Re: I got an IOMMU IO page fault. What to do now?

2021-10-25 Thread Robin Murphy


On 2021-10-25 12:23, Christian König wrote:

Hi Paul,

not sure how the IOMMU gives out addresses, but the printed ones look 
suspicious to me. Something like we are using an invalid address like -1 
or similar.


FWIW those look like believable DMA addresses to me, assuming that the 
DMA mapping APIs are being backed iommu_dma_ops and the device has a 
40-bit DMA mask, since the IOVA allocator works top-down.


Likely causes are either a race where the dma_unmap_*() call happens 
before the hardware has really stopped accessing the relevant addresses, 
or the device's DMA mask has been set larger than it should be, and thus 
the upper bits have been truncated in the round-trip through the hardware.


Given the addresses involved, my suspicions would initially lean towards 
the latter case - the faults are in the very topmost pages which imply 
they're the first things mapped in that range. The other contributing 
factor being the trick that the IOVA allocator plays for PCI devices, 
where it tries to prefer 32-bit addresses. Thus you're only likely to 
see this happen once you already have ~3.5-4GB of live DMA-mapped memory 
to exhaust the 32-bit IOVA space (minus some reserved areas) and start 
allocating from the full DMA mask. You should be able to check that with 
a 5.13 or newer kernel by booting with "iommu.forcedac=1" and seeing if 
it breaks immediately (unfortunately with an older kernel you'd have to 
manually hack iommu_dma_alloc_iova() to the same effect).


Robin.

Can you try that on an up to date kernel as well?
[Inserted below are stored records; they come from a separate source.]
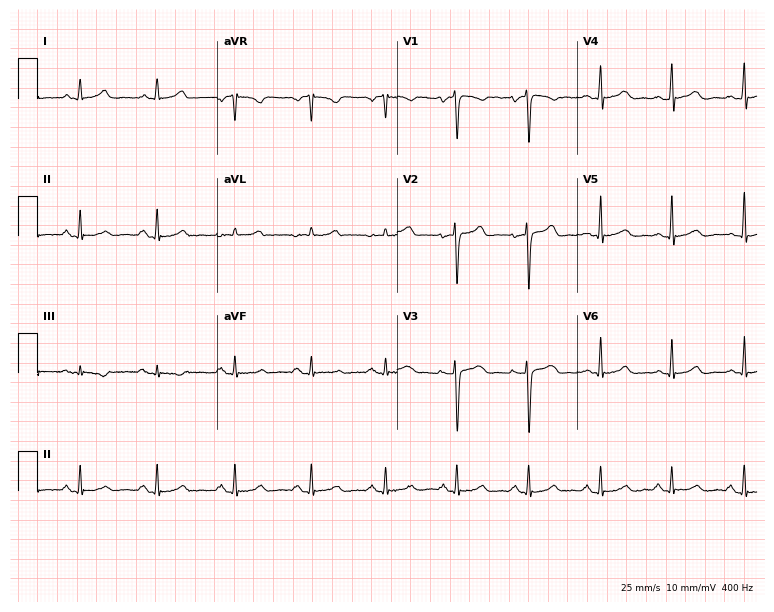
ECG (7.3-second recording at 400 Hz) — a 43-year-old woman. Screened for six findings — first-degree AV block, right bundle branch block, left bundle branch block, sinus bradycardia, atrial fibrillation, sinus tachycardia — none is recorded.
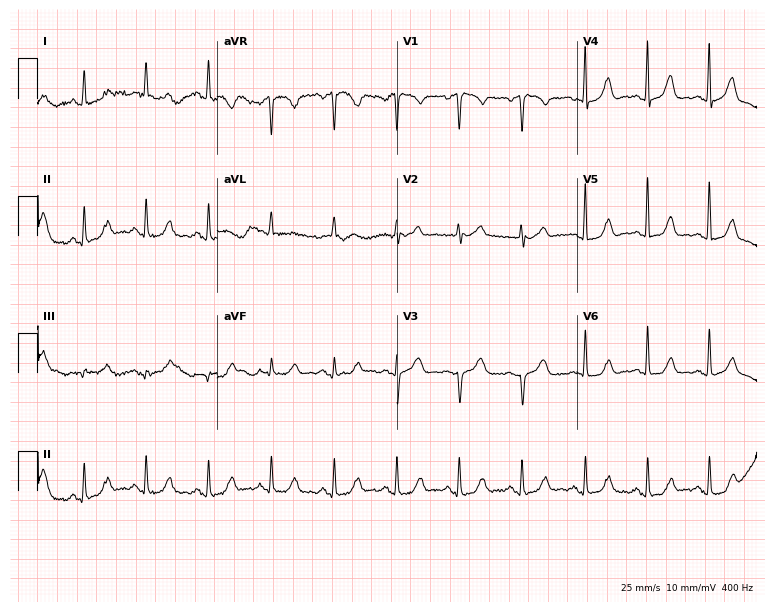
12-lead ECG from a female, 70 years old. Screened for six findings — first-degree AV block, right bundle branch block, left bundle branch block, sinus bradycardia, atrial fibrillation, sinus tachycardia — none is recorded.
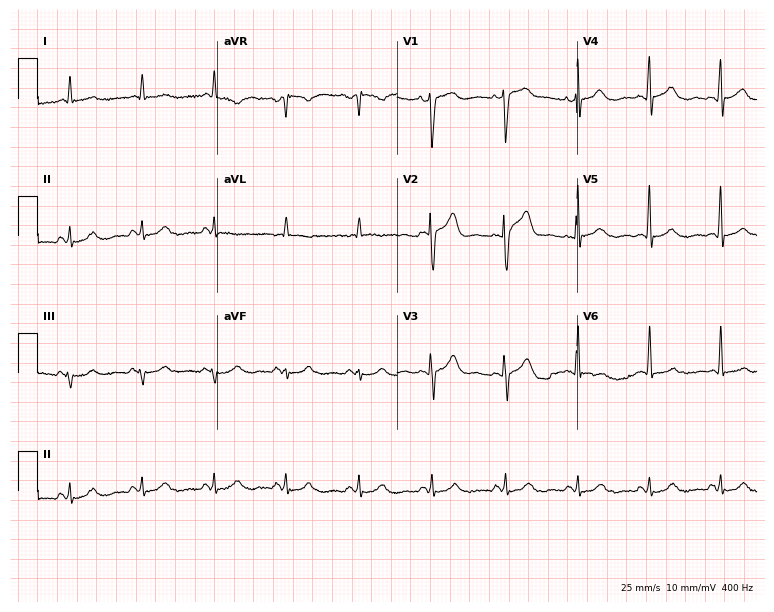
Electrocardiogram, a male, 64 years old. Overall reading on record: normal ECG.

E.g. ideally bleeding 
edge amd-staging-drm-next from Alex repository.


Regards,
Christian.

Am 25.10.21 um 12:25 schrieb Paul Menzel:

Dear Linux folks,


On a Dell OptiPlex 5055, Linux 5.10.24 logged the IOMMU messages 
below. (GPU hang in amdgpu issue #1762 [1] might be related.)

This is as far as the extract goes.